What you will do
Your answer must be a single number: the count of lines in the records below that include the string "sample".

Source data
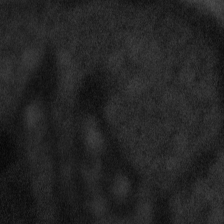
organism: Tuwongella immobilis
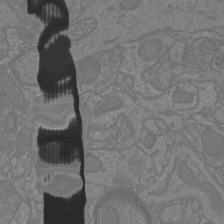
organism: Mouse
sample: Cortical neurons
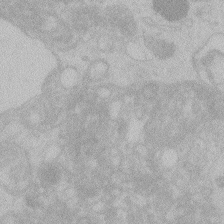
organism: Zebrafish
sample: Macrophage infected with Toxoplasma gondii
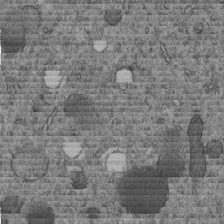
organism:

--

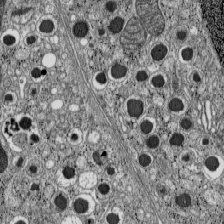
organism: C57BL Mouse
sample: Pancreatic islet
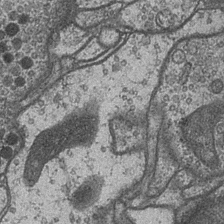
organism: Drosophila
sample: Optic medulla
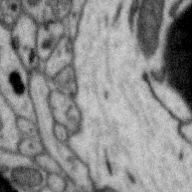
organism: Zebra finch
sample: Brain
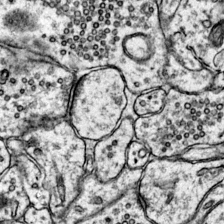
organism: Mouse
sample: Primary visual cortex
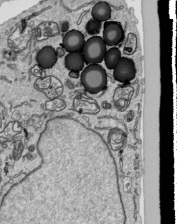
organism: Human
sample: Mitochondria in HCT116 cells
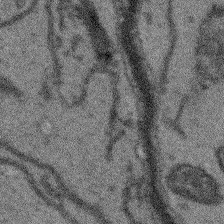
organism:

Exercise response
7